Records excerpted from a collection
****************************************

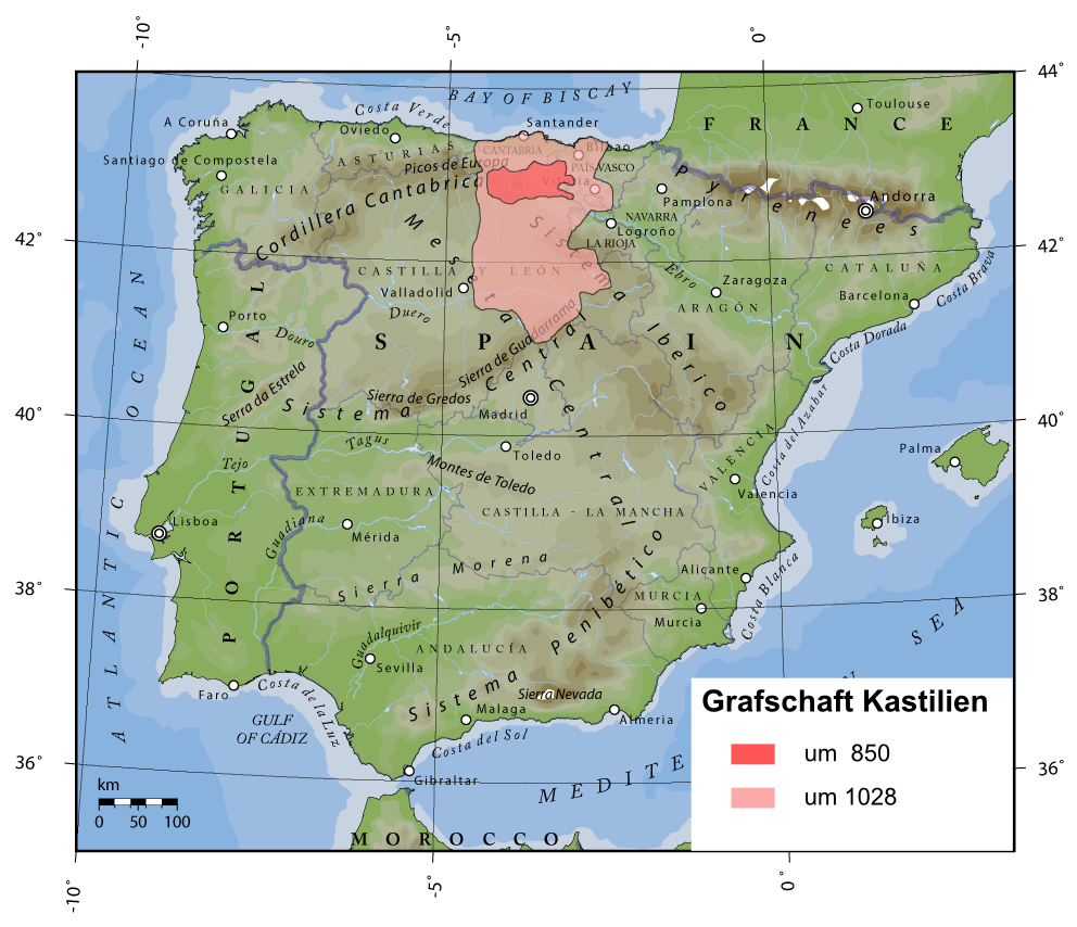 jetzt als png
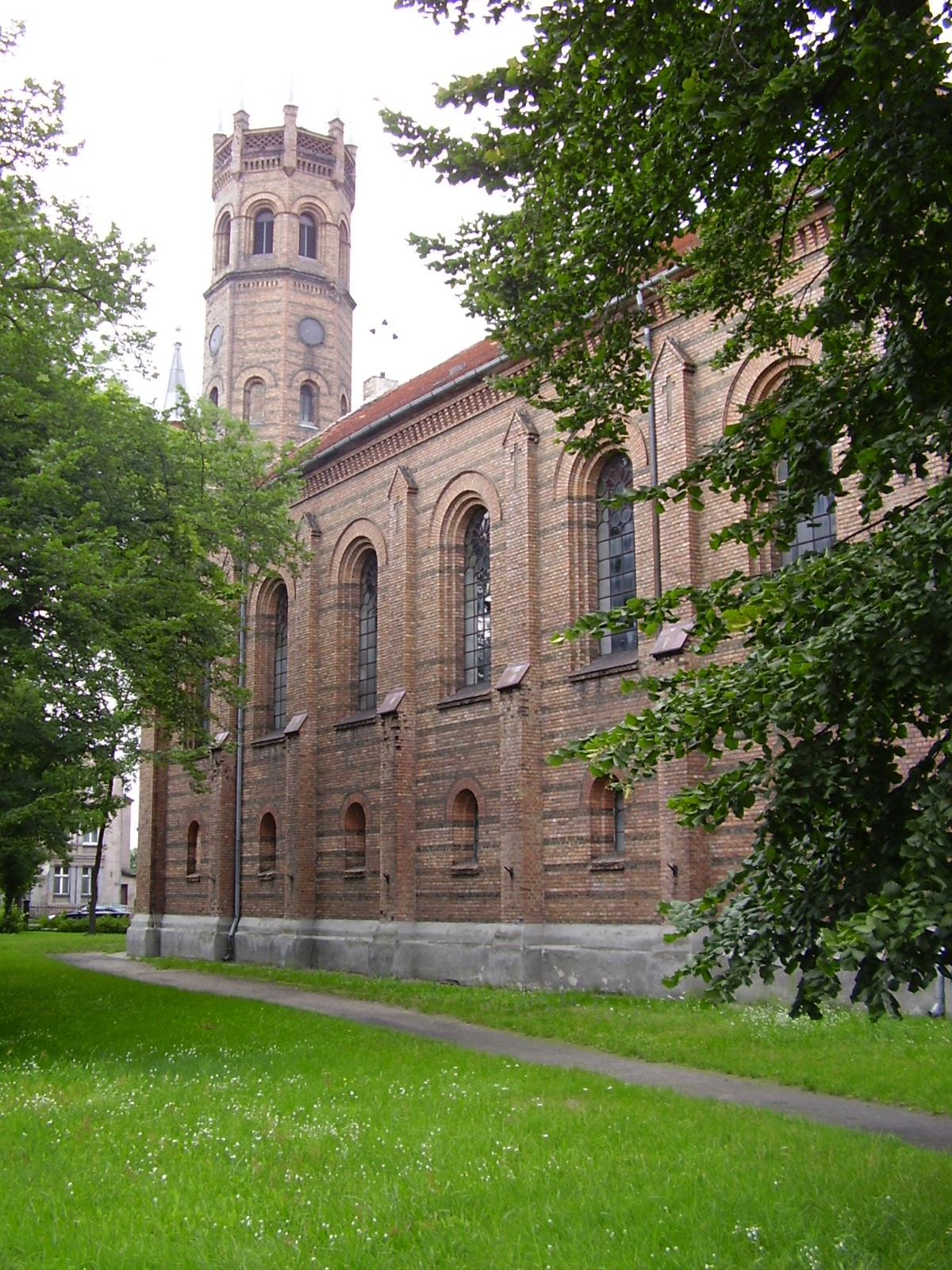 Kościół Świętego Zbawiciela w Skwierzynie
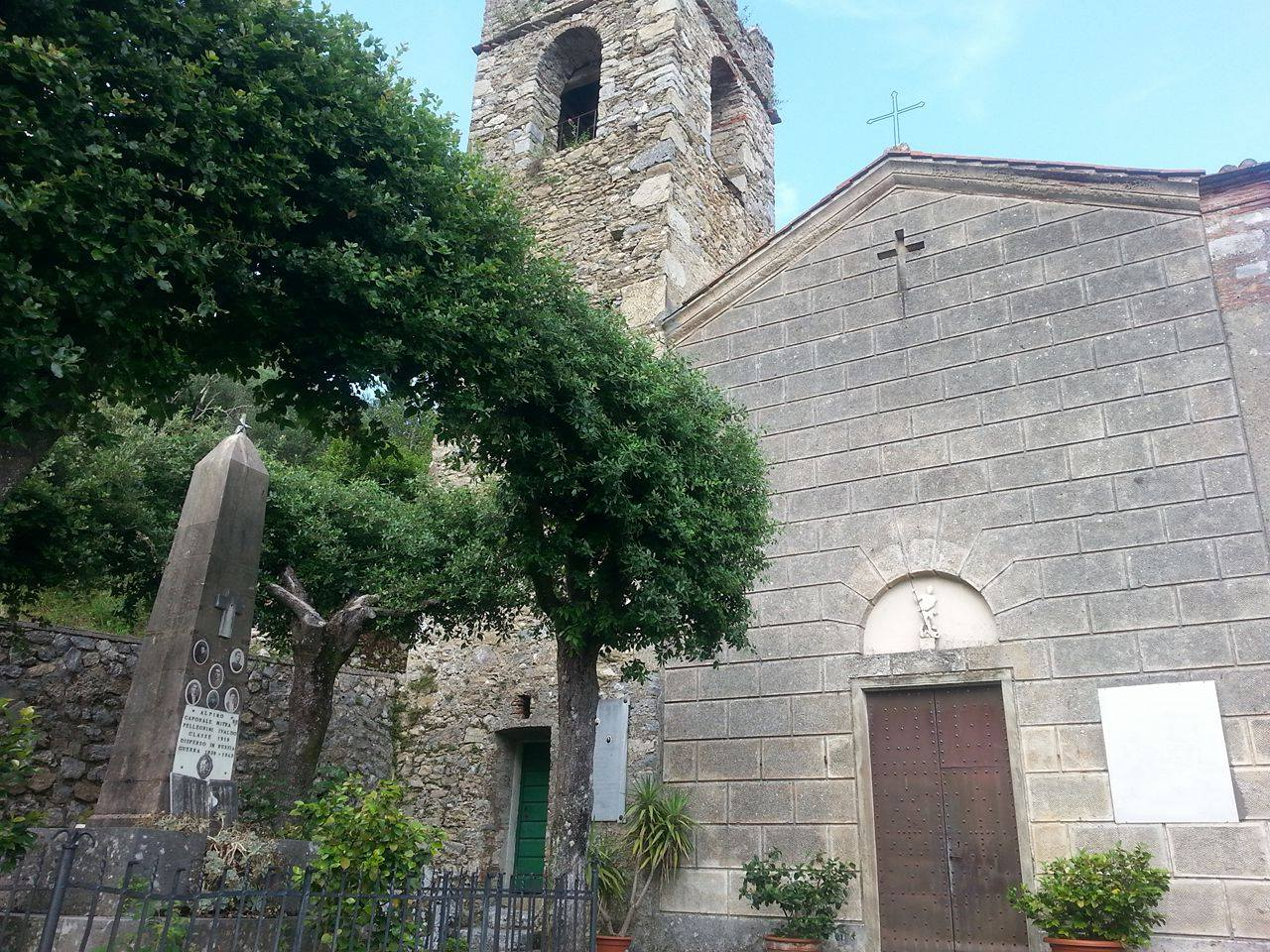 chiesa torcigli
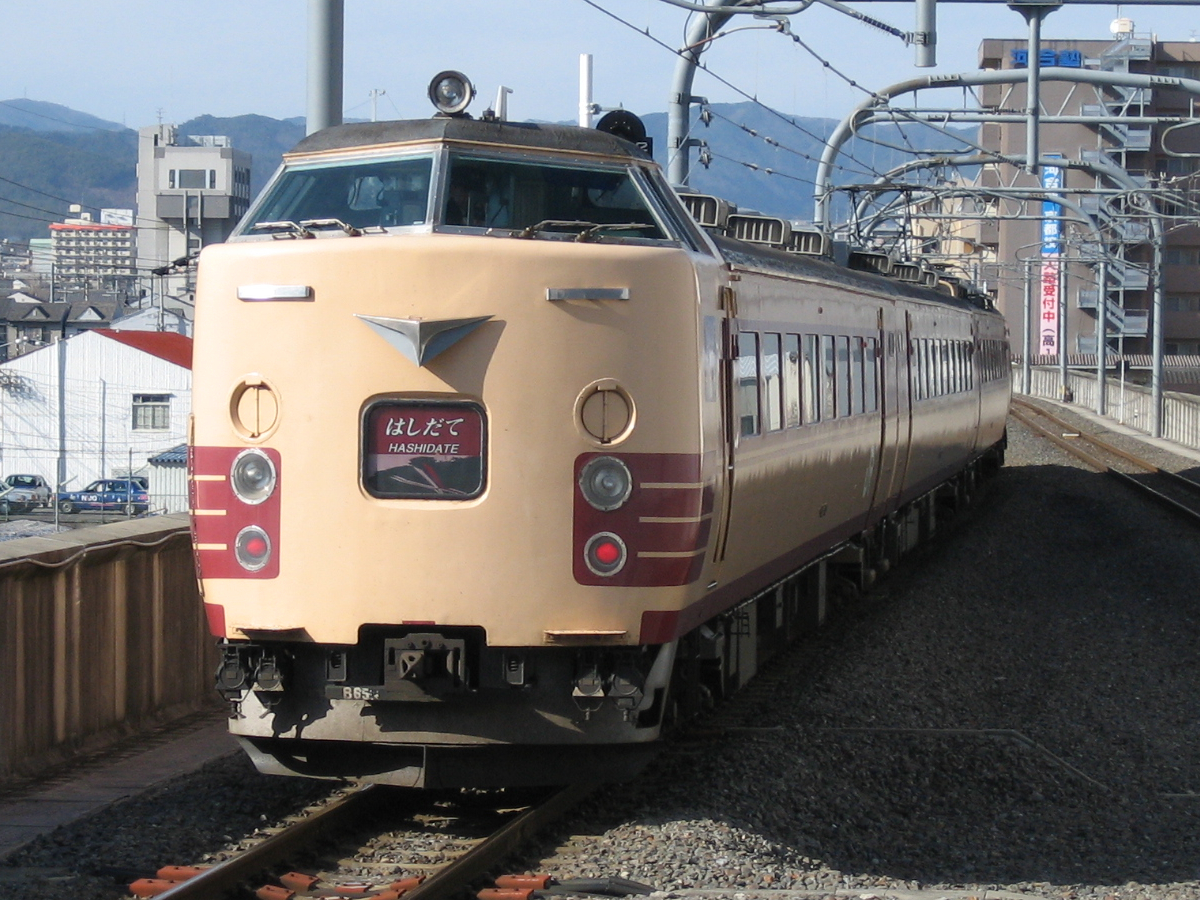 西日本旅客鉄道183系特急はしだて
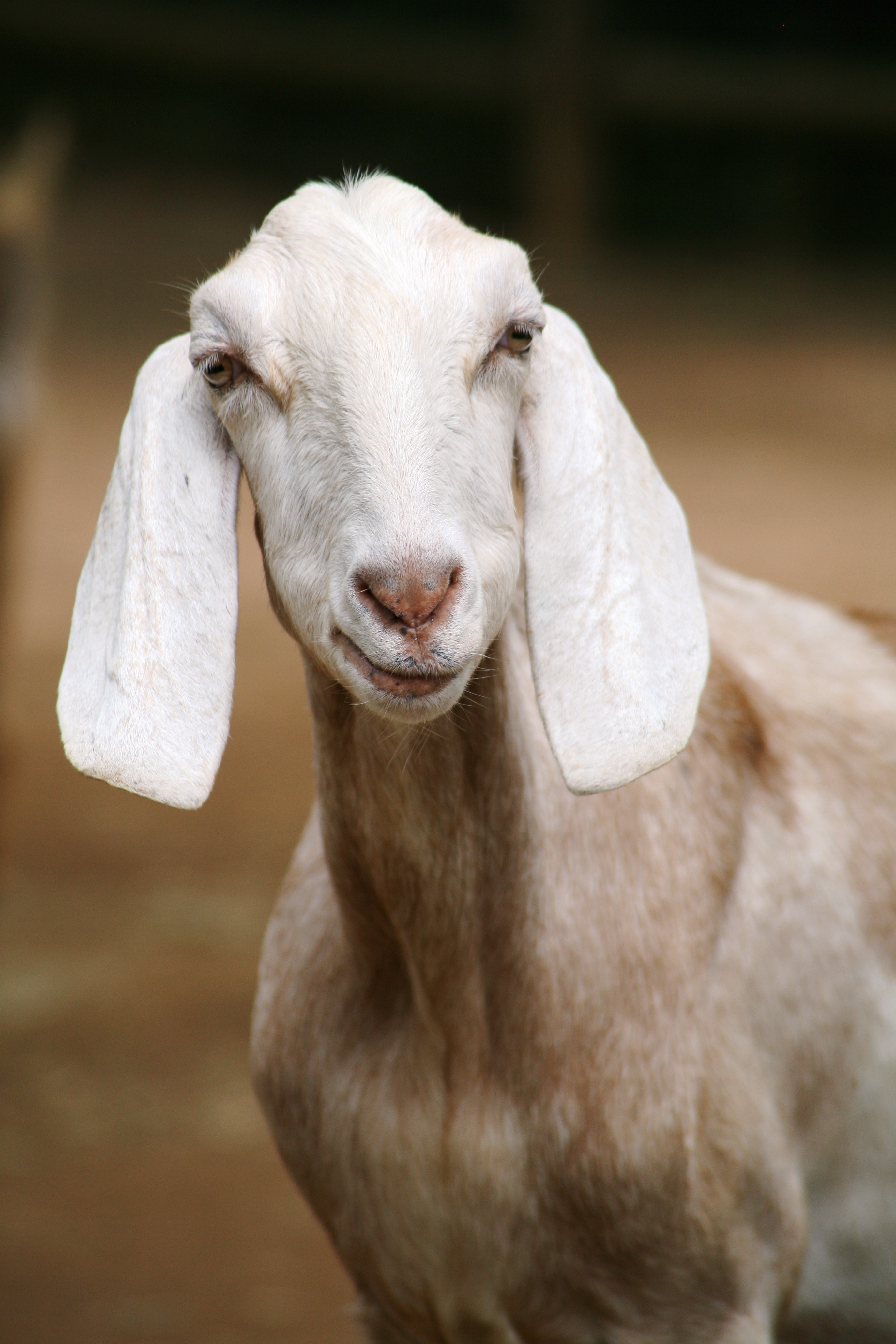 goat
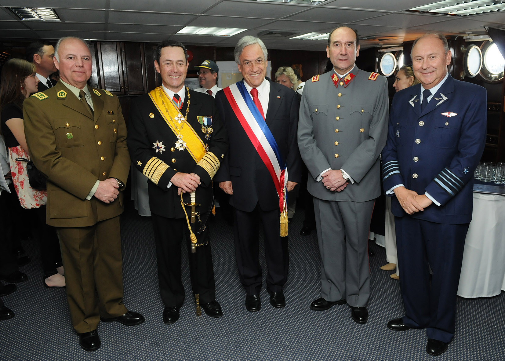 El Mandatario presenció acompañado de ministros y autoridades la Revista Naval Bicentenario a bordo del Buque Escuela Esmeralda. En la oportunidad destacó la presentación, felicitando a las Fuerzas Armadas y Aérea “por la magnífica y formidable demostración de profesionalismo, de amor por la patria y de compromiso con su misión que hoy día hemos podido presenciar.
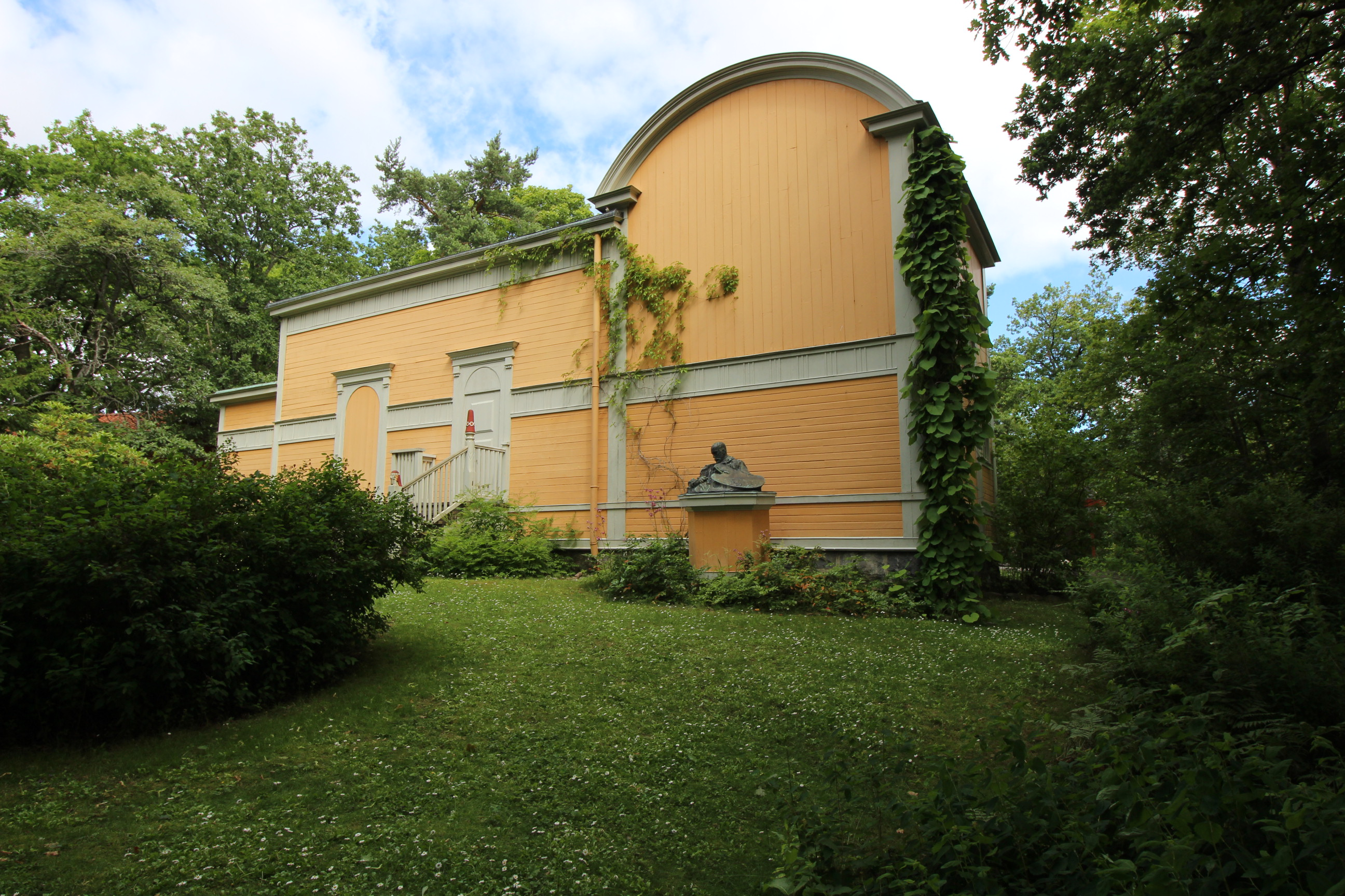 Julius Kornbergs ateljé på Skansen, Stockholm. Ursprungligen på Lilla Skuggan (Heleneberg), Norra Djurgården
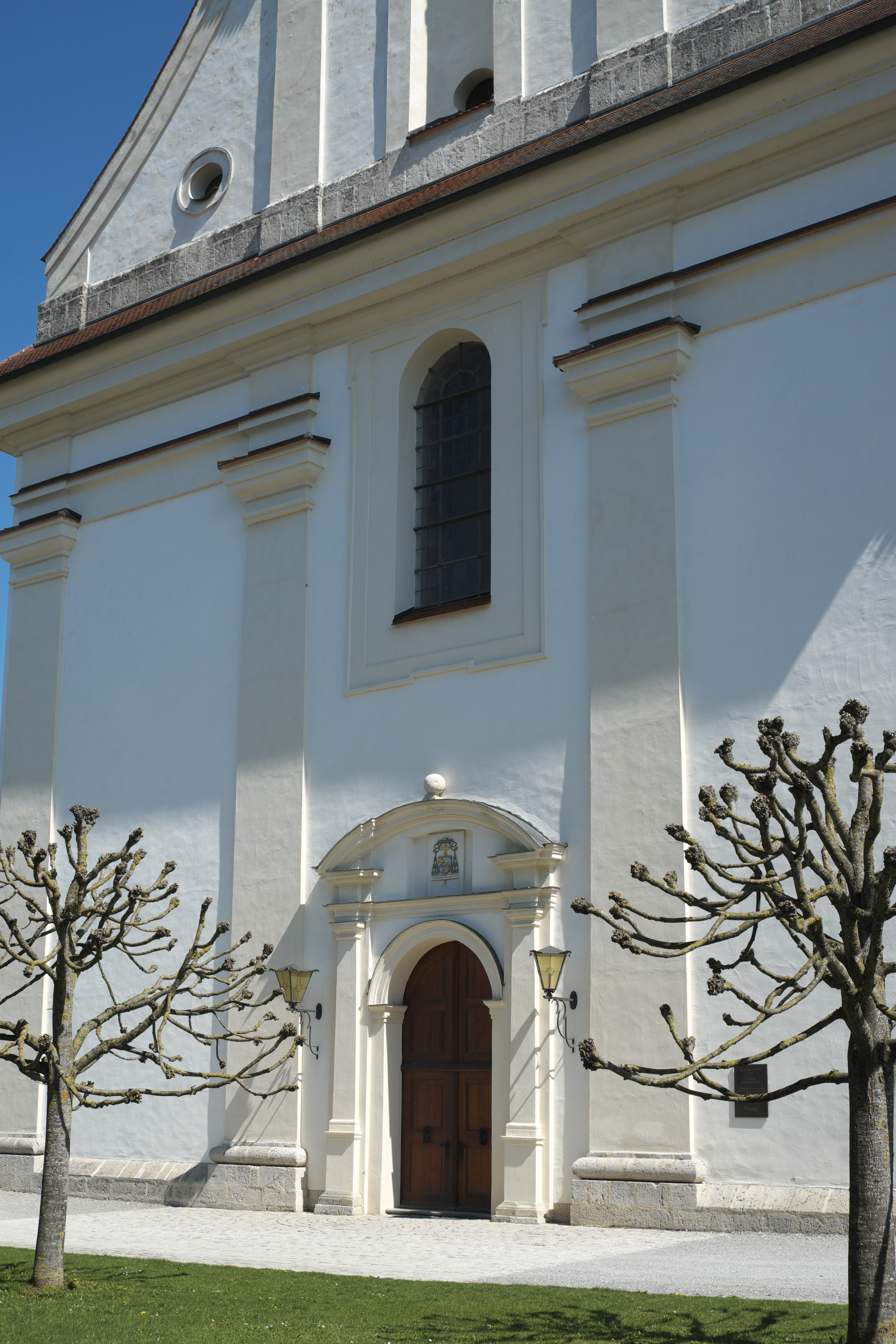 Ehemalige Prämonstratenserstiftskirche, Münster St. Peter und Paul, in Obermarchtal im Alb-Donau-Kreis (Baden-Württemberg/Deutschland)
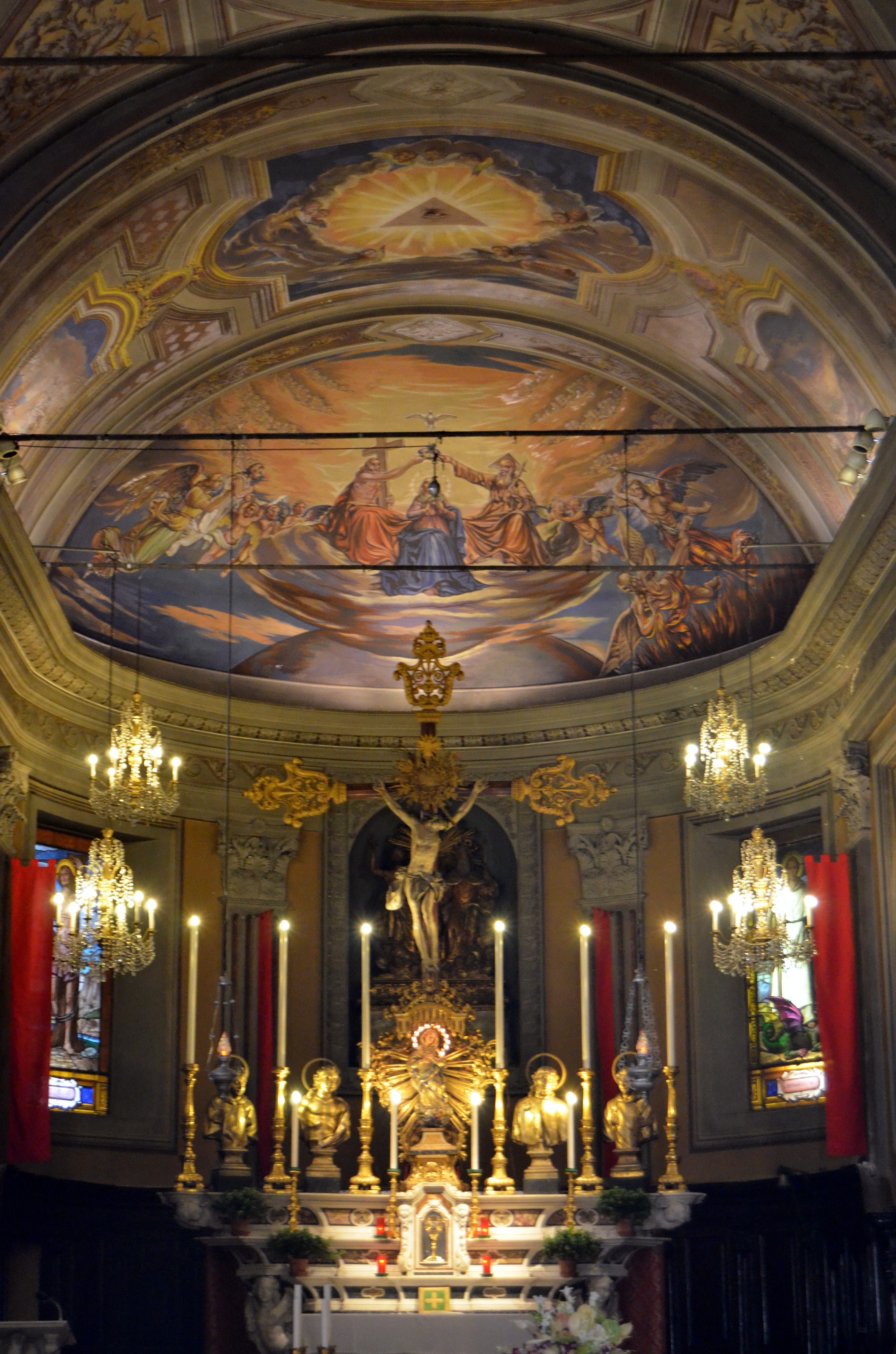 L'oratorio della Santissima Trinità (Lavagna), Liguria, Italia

****************************************

_Work task_
Pictures do not belong in the copy. Output all of the records exactly.

_Written response_
 jetzt als png
 Kościół Świętego Zbawiciela w Skwierzynie
 chiesa torcigli
 西日本旅客鉄道183系特急はしだて
 goat
 El Mandatario presenció acompañado de ministros y autoridades la Revista Naval Bicentenario a bordo del Buque Escuela Esmeralda. En la oportunidad destacó la presentación, felicitando a las Fuerzas Armadas y Aérea “por la magnífica y formidable demostración de profesionalismo, de amor por la patria y de compromiso con su misión que hoy día hemos podido presenciar.
 Julius Kornbergs ateljé på Skansen, Stockholm. Ursprungligen på Lilla Skuggan (Heleneberg), Norra Djurgården
 Ehemalige Prämonstratenserstiftskirche, Münster St. Peter und Paul, in Obermarchtal im Alb-Donau-Kreis (Baden-Württemberg/Deutschland)
 L'oratorio della Santissima Trinità (Lavagna), Liguria, Italia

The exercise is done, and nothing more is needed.